Later that night, I’m stirred slightly awake by sounds coming out of Amity’s bedroom. “Oh, Kim, you drive me wild!” she squeals. There’s something a little sick about it. She was just saying the same thing to Thomas this morning, and it makes me wonder which guy really drives her wild. And while the answer may be both, I have a feeling it could just as well be neither. I roll over and pull my feather pillow over my head and fall back into a deep sleep.
t’s morning. Kim is smoking a cigarette, and Amity (topless) and he are sitting on the floor of my room, lotus style, in their underwear. Kim’s underpants have yellow stains in the crotch, and the stains are these weird shapes that provoke me to analyze them as if I’m taking a Rorschach test. I swear I see a raccoon and a garden rake.
Amity tells him to sit still because she’s going to pluck a gray hair from his head. I’m sure this is going to send his mid life crisis into a further tailspin, but he doesn’t flinch. Possibly because he’s so coked out of his mind at ten o’clock in the morning that his life is nothing but a big fat cabaret.
“Harry, read Kim some of your poetry,” Amity commands. There’s powder on her nose, and it isn’t the kind she gets at Max well’s cosmetics department.
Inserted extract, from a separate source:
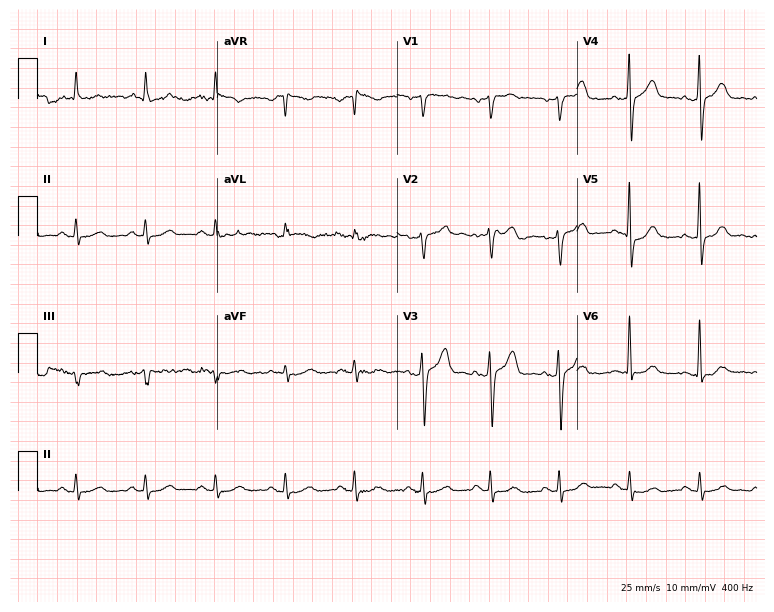
Standard 12-lead ECG recorded from a male, 64 years old (7.3-second recording at 400 Hz). None of these six findings is recorded: first-degree AV block, right bundle branch block, left bundle branch block, sinus bradycardia, atrial fibrillation, sinus tachycardia. Other findings, if any, are not listed.
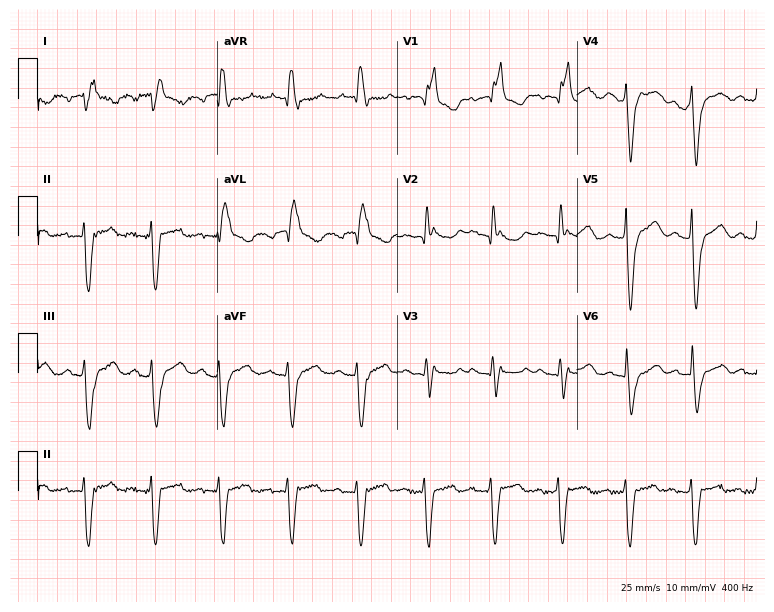
Standard 12-lead ECG recorded from a female patient, 75 years old. None of these six findings is recorded: first-degree AV block, right bundle branch block, left bundle branch block, sinus bradycardia, atrial fibrillation, sinus tachycardia. Findings outside these six are not listed.

“He doesn’t want to hear a poem,” I say, annoyed. There’s something unseemly about being around a wired-up middle-aged guy who has pee-pee stains shaped like animals on his underwear at ten o’clock in the morning. I’m losing respect for Amity too it’s difficult to watch her coke-induced gushiness for this mutt before I’ve even had my morning cup of coffee.
“Come on!” she pleads.
I want to give him a flea bath, put him in a crate, and take him to the pound. And insist they neuter him before adopting him out. Oh hell, if I can improvise anew for Nicolo, I can certainly recite something old for Kim. I choose a poem I wrote when I was sixteen about a young boy who rides on a cloud looking for his lost horse. I decide on this poem because it is the one I will always know by heart meaning I don’t have to join the underwear party by getting out of bed to rustle through my file box.
He rode above the plains below
Upon a castle of ice and snow
O’er wheat fields and farms and creek beds stony In search of his friend, his cinnamon pony.
Amity tries to look interested while bending down with a rolled up hundred dollar bill in her hand to snort a line of coke. She holds her hair back, but it falls into the powder and obliterates the line. “Damn!” she says, pulling back, grabbing the razor to reconvene the little nasal convention into a straight line.
They’d joined as friends when he was nine
This Kansas boy and his pony fine
And grew together, from boy and colt
To handsome steed and young adult.
Kim holds her hair back so she can stick the bill down and suck up the cocaine with her perfectly shaped nose and send herself flying into the atmosphere. After Amity’s done, he pulls on her hair to guide her down to his Rorschach crotch. “Kim!” she says, mock horrified. He laughs while she looks at me disgusted and rolls her eyes. “Naughty boy,” she sniffs, pinching her nose. He starts
chopping more powder with the razor while Amity stares down into the glass of the mirror. “Go on, Harry,” she says. “It’s beautiful.”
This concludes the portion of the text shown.